F1 tyre supplier Pirelli has outlined that a two-stop strategy is the likely route to victory in the Austrian Grand Prix – but that is not set in stone.
Following a stunning qualifying lap, Lando Norris will start the 70-lap race at the Red Bull Ring from pole position, but it is not his McLaren team-mate and championship leader Oscar Piastri alongside him on the front row of the grid.
Instead, it is Ferrari’s Charles Leclerc, with Piastri having to settle for third. The Australian is joined on the second row by Lewis Hamilton in his Ferrari. It is the seven-time F1 champion’s highest grid position this year since his switch to the Scuderia.
For the race, which is set to start in a temperature of 30 degrees Celsius and a track temperature pushing 50, meaning high tyre wear, it appears as if the two-stop plan will be the dominant strategy.
Pirelli has indicated that for all four of its favoured scenarios, starting on the medium compound is the way to go. From that point on, however, the teams have numerous options.
The most likely route is a switch to the hard rubber before a final stint on the medium; alternatively, drivers could be handed another set of mediums and then finish with the hard. There is even the possibility of going long on the hards in the middle stint before a late burst on the softs.
Haas is the only team to have saved two new sets of hards, which it may favour, as suggested by Oliver Bearman after qualifying on Saturday.
There is the option for a one-stop, which would need the mediums to last through to a likely maximum of 32 laps before moving on to the hard tyre.
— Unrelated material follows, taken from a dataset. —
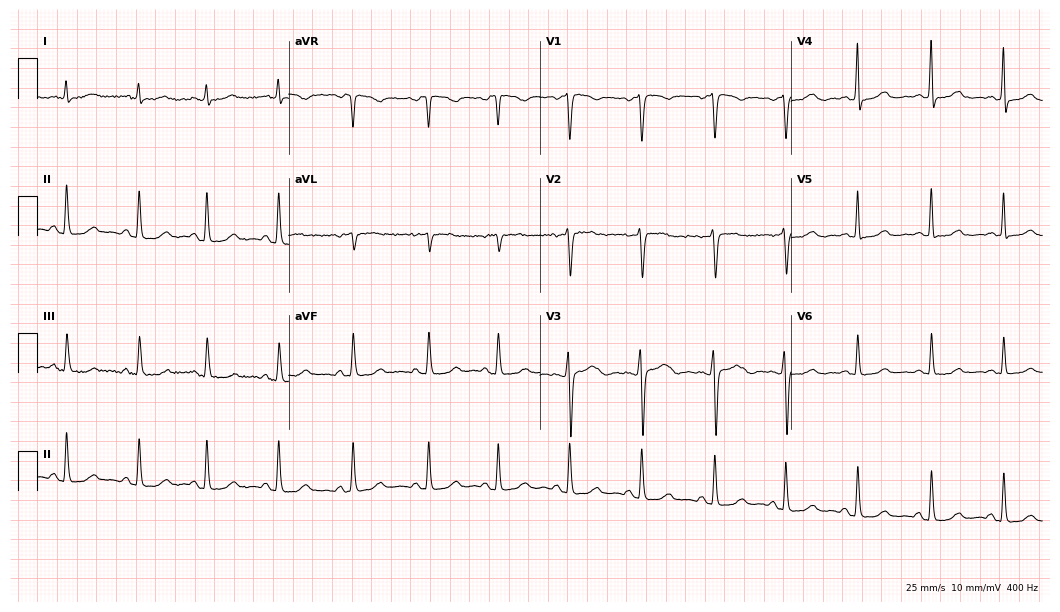
12-lead ECG from a 44-year-old female. Recorded interpretation: within normal limits.

Pirelli head of F1 Mario Isola has even gone so far as to suggest a three-stop strategy may be deployed.
Assessing the options, Isola said: “The quickest strategy on paper is still with a two-stop, which is medium, hard, medium again, or medium, medium, hard, as they want.
“We have only one team with two sets of hard, which is Haas, and then we have Aston Martin, Racing Bulls and Alpine, who decided to use a medium [on Saturday in practice], and so they have only one set of hard and one set of medium.
“For then, you cannot exclude that they will try a one-stop strategy, starting on the medium and moving to the hard, or the opposite. But a one-stop, looking at our simulations, is seven seconds slower than a two-stop.
“Three-stop is not far. It’s slightly slower and could be an option if the level of degradation increases quite a lot, but without a safety car, I don’t see it in the planning for the teams.”